Other strengths were the centralization of all tests and the direct assessment of patients, evaluated by a single trained team. Moreover, the survey considered comorbidities, such as arthropathy, ischemic heart disease and pulmonary diseases possibly responsible for reverse causality effect (severely ill patients could have low vitamin D for shorter exposure to sun rather than the other way around) (14).

In conclusion, the results of this original observational study confirm a significant inverse association of vitamin D status and MetS. For instance, vitamin D deficiency might represent one of the environmental factors in the pathogenesis and progression of T2DM, obesity and MetS. A detailed metabolic phenotyping could support more qualified intervention programs and detect patients at higher risk for metabolic disorders (20, 23, 30, 31, 46, 47, 48, 49).

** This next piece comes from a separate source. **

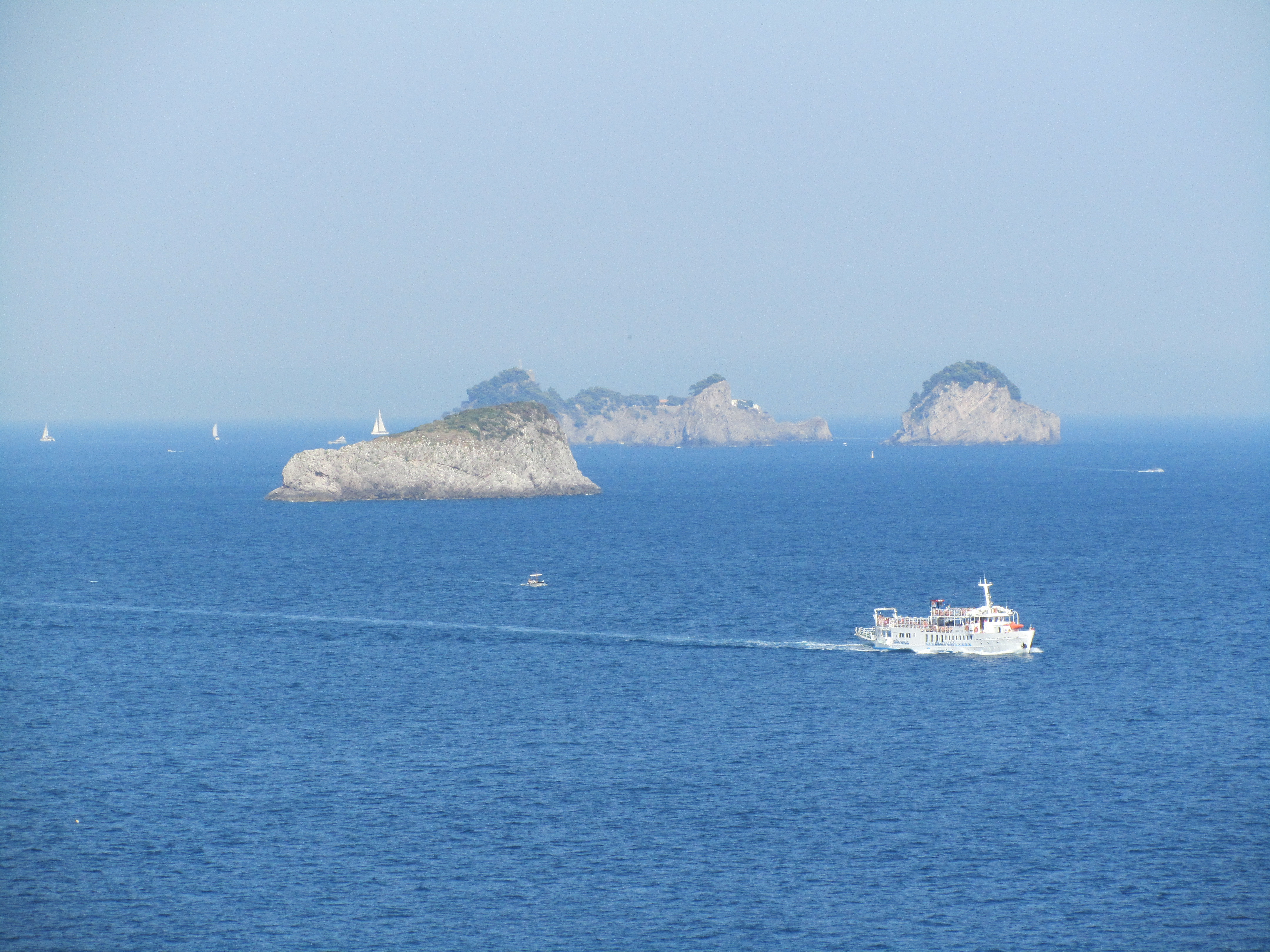 Amalfiküste (von Nerano, Massa Lubrense – NA aus gesehen): Die drei Inselchen Li Galli, auch Le Sirene genannt, gehören zur Gemeinde Positano

Vitamin D supplementations proposed to prevent and correct the well-established bone consequences of 25(OH)D deficiency, in addition to lifestyle intervention programs, may be helpful to prevent the progression of metabolic disorders (19). Prospective data on the effect of vitamin D supplementation in these patients will be collected and analyzed. Consistent evidences from large, randomized, placebo-control trials with adequate statistic power and eventually exploring the association of vitamin D and other nutritional elements (46) are warranted to confirm these findings.

Declaration of interest

The authors declare that there is no conflict of interest that could be perceived as prejudicing the impartiality of the research reported.

Funding

Daniela Gallo was supported by a University of Insubria PhD scholarship. Statistical analysis was performed by Giovanni Veronesi.

Compliance with ethical standards

The study has been approved by the Ethics Committee of the Ospedale di Circolo, Varese, Italy. Informed consent has been obtained from all subjects before enrollment.